To understand the meaning, note that a wave equation has elementary solution

$$u(x, t) = A \cdot \sin\left(kx - \omega t + \phi\right)$$

where the wave number $k$ and angular frequency $\omega$ are required to satisfy

$$\frac{\omega}{k} = v_w$$

If $v_w$ is imaginary, then that means one of $\omega$ or $k$ will be so, and you get sine of a complex number, which is also in general a complex number. This will, then, only make sense if the value of the wave, $u(x, t)$, itself can make sense as a complex number, too.

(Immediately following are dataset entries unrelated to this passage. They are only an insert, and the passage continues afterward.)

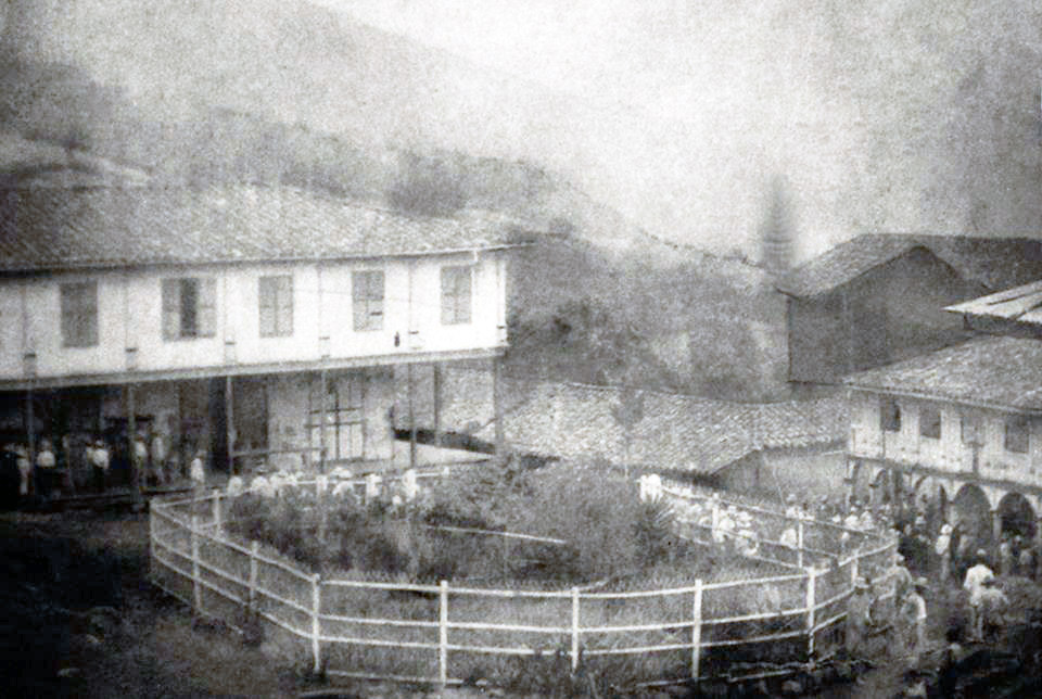 Primer caserío de Piñas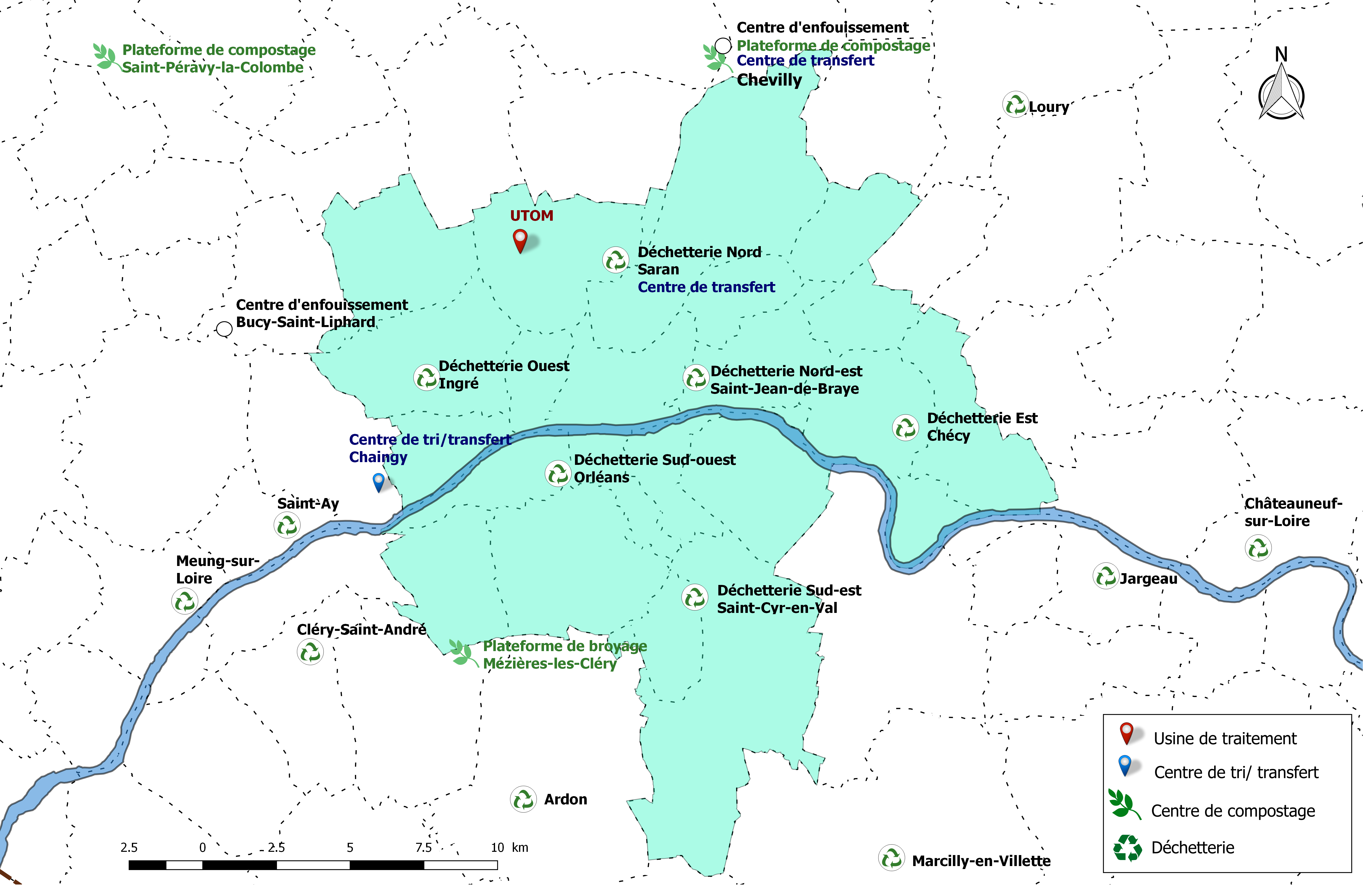 Site de traitement et de valorisation des déchets d'Orléans Métropole.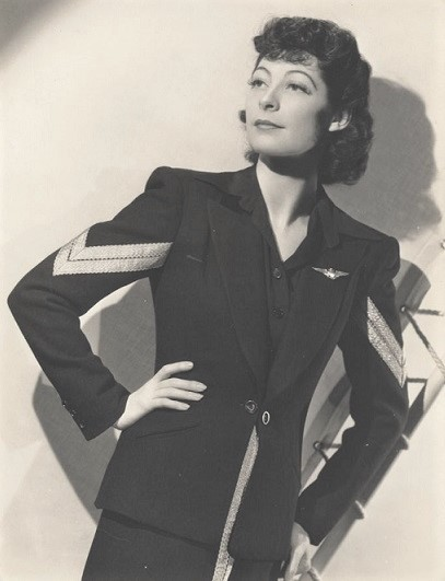 Ilka Chase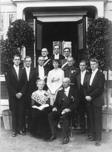 Wersäll Family

But it will not involve motion into imaginary directions of space, because the domain of variable $x$, the spatial position, is still the real numbers.

ADD 2: I think this should have a real solution, actually - it's a real differential equation after all...

ADD 3: Yes ... I had a hunch but had to work it out, the relevant real-number solution is ... WEEERD! Don't forget the angle sum formula, and you can get, writing as $kx - \omega t + \phi = (kx + \phi) - \omega t$, using the identity that $\cos(ix) = \cosh(x)$ with imaginary $\omega$ as per the relation above,

$$u(x, t) = A\ \sin(kx + \phi)\ \cosh(\omicron t) = [A \cosh(\omicron t)] \sin(kx + \phi)$$

and throw away the imaginary part (justifiable as being a linear combination with a conjugate) as a working real solution, where I've used $\omicron$ to denote $\omega = i\omicron$. Note that two derivatives in $x$ gives you $-k^2$ out front but two derivatives in $t$ gives you $\omicron^2$ out front, so the desired negative sign appears.

Hence, imaginary wave speed means the wave pattern is sitting still but growing exponentially in amplitude!

ADD 4: I believe also there may be a way to get exponential decay, as well.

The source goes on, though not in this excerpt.